Activity —
Your answer should hold only the lines from the one with "Foto van een" through the end of the records, repeated exactly and minus any pictures.

....................

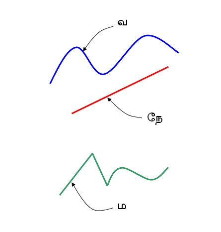 I, the author of this work, hereby release it into the public domain. This applies worldwide. In case this is not legally possible: I grant anyone the right to use this work for any purpose, without any conditions, unless such conditions are required by law. பகுப்பு:தமிழில் விளக்க வரைபடங்கள்
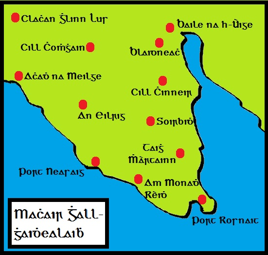 Gàidhlig: Mapa na machrach Ghall-ghaidhealaibh
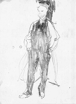 Foto van een tekening door I. Israels van Paul Verlaine, door Willem Witsen. (Collectie Prentenkabinet/Studie en Documentatie Centrum voor Fotografie (SDCF), Universiteit Leiden, inv.nr. E.397 )
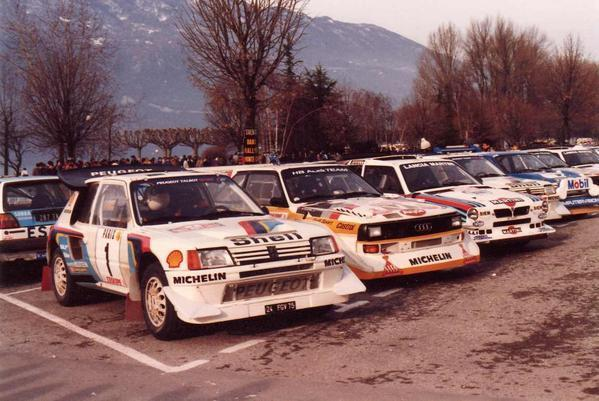 Photo prise lors du passage du RALLYE MONTE CARLO 1986, à AIX LES BAINS
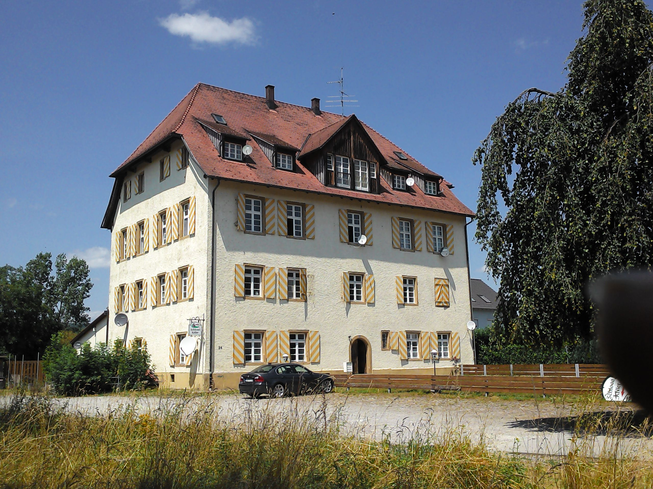 Wutöschingen, Schwerzen-Willmendingen, ehemaliges Schloss, heute umgebaut zum Wohnhaus.

....................

Task response —
 Foto van een tekening door I. Israels van Paul Verlaine, door Willem Witsen. (Collectie Prentenkabinet/Studie en Documentatie Centrum voor Fotografie (SDCF), Universiteit Leiden, inv.nr. E.397 )
 Photo prise lors du passage du RALLYE MONTE CARLO 1986, à AIX LES BAINS
 Wutöschingen, Schwerzen-Willmendingen, ehemaliges Schloss, heute umgebaut zum Wohnhaus.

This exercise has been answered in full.